How to use "offset" parameter in mmap() system call

From: Apache Xie (apachexm_at_hotmail.com)
Date: 09/29/05

  • Next message: Bogdan Taru: "invalid geometry for >1TB"
    To: freebsd-hackers@freebsd.org
    Date: Thu, 29 Sep 2005 04:43:59 +0000
    
    

    Hi,

    I wrote a device driver, it supports mmap(), but I met some
    problems recently, it seems relate to the "offset" parameter
    in mmap() system call, what I want to get help are:
    How to use the offset parameter of mmap() correctly?
    Can it be used freely?

    My driver is a char device driver, when it is loaded, it allocates
    64 MB contiguous physical memory using contigmalloc(), and I
    wrote my own memory management function to allocate memory blocks
    from this 64 MB memory. My driver can be used by several processes
    concurrently, each process allocates one block from the 64 MB memory,
    then mmap this block to user space.

    Each process is assigned a sequence number when it opens the device.
    For example, assume process X gets the sequence number 0,
    and allocates memory block 0-2MB, and process Y gets the sequence
    number 1, and allocates memory block 4-6MB, we use offset 0, size
    2MB in process X on calling mmap() system call, and use offset 64MB,
    size 2MB in process Y on calling mmap() system call. In driver's
    _mmap() function, we check offset, when it is < 64MB, we know
    process X do the mmap, then we return physical address of memory
    block 0-2MB, when the offset is between 64MB and 128MB, we know
    process Y do the mmap, then we return physical address of memory
    block 4-6MB. In other word, the "offset" parameter in mmap() system
    call is just a indicator, we use it to compute the real offset in
    the 64MB memory to map the memory block the process allocated. My
    driver can support maximum 16 processes, so the "offset" parameter
    in mmap() system call can be set to near 16*64MB = 1GB.
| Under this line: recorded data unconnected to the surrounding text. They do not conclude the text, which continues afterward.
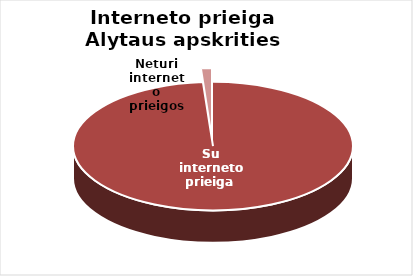
| Category | Series 0 |
|---|---|
| Su interneto prieiga  | 86 |
| Neturi interneto prieigos | 1 |
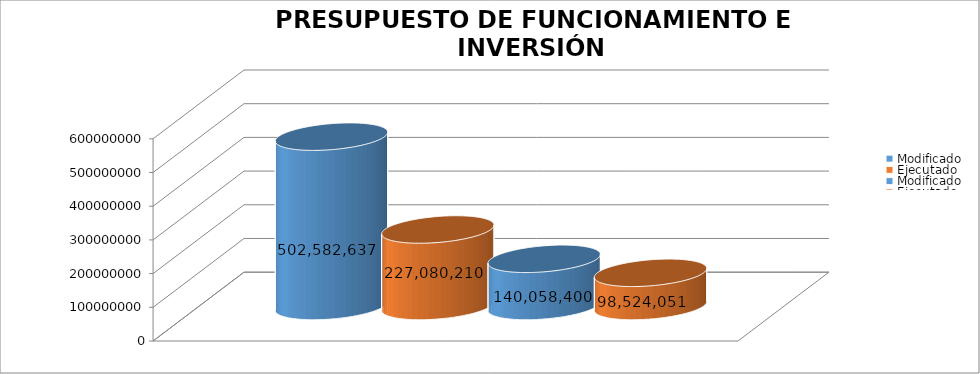
| Category | Modificado | Ejecutado | Series 2 |
|---|---|---|---|
| 0 | 140058400 | 98524050.71 |  |
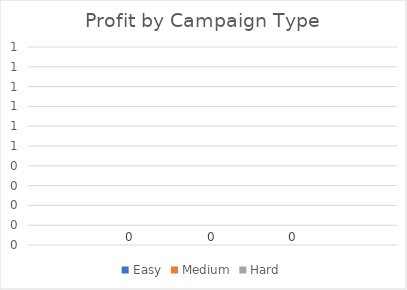
| Category | Easy | Medium | Hard |
|---|---|---|---|
| Campaign | 0 | 0 | 0 |
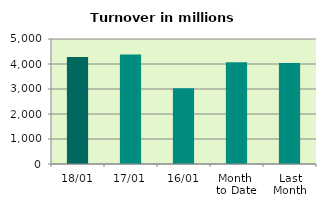
| Category | Series 0 |
|---|---|
| 18/01 | 4276.193 |
| 17/01 | 4376.821 |
| 16/01 | 3031.678 |
| Month 
to Date | 4067.051 |
| Last
Month | 4039.067 |
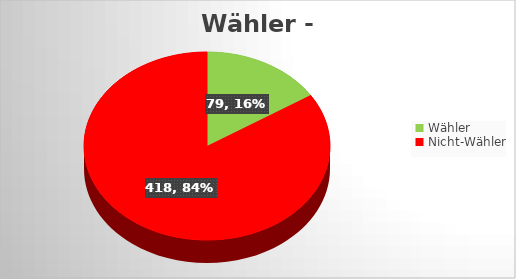
| Category | Series 0 |
|---|---|
| Wähler | 79 |
| Nicht-Wähler | 418 |
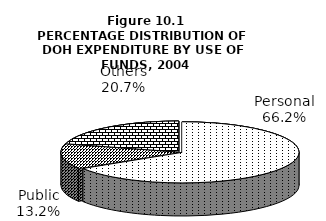
| Category | Series 0 |
|---|---|
| Personal | 10204.703 |
| Public | 2034.807 |
| Others | 3185.701 |
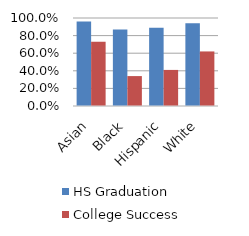
| Category | HS Graduation | College Success |
|---|---|---|
| Asian | 0.96 | 0.73 |
| Black | 0.87 | 0.34 |
| Hispanic | 0.89 | 0.41 |
| White | 0.94 | 0.62 |

    I wrote a test program, it does very simple thing:
    1. open char device;
    2. mmap driver's memory;
    3. write to mmapped memory;
    4. unmap driver's memory.

    It works fine when I run it manually many times, but after I put
    it in a while loop in a shell script, and run several scripts
    concurrently, I found sometimes the mapped user space address
    don't point to the correct memory block the process allocated
    in driver. We checked the physical address returned by my driver's
    _mmap() function, it is correct, but when I sent the mapped user
    space address back to kernel and use pmap_extract() to get the
    physical address, it is wrong, it may be another block in the
    64MB memory. For example, process X allocate 0-2MB, the mapped
    user space address is pX, process Y allocate 4-6MB, the mapped
    user space address is pY, but when pX and pY is sent back to
    kernel, pmap_extract(pX) is 4-6MB, pmap_extract(pY) is 0-2MB,
    this is very strange.

    Below is the simple shell script which shows the error:

    #!/bin/sh
    while true
    do
            ./my_test_program
    done

    I checked some driver codes in the kernel which support mmap(),
    it seems in many driver, "offset" is used as indicator too,
    they use "offset" to find the correct memory block and return
    it's physical address too.

    But in my driver, the "offset" parameter the user process used
    in the mmap() system call can be very large, even the mapped
    memory block is always in the 64 MB contiguous physical memory.
    But we can compute the real offset correctly.

    I am not familiar with FreeBSD kernel, but I find "offset" is
    used by kernel too, so, I am not sure if offset can be set to
    the very large value as my driver do.

    Any help is welcomed, thanks!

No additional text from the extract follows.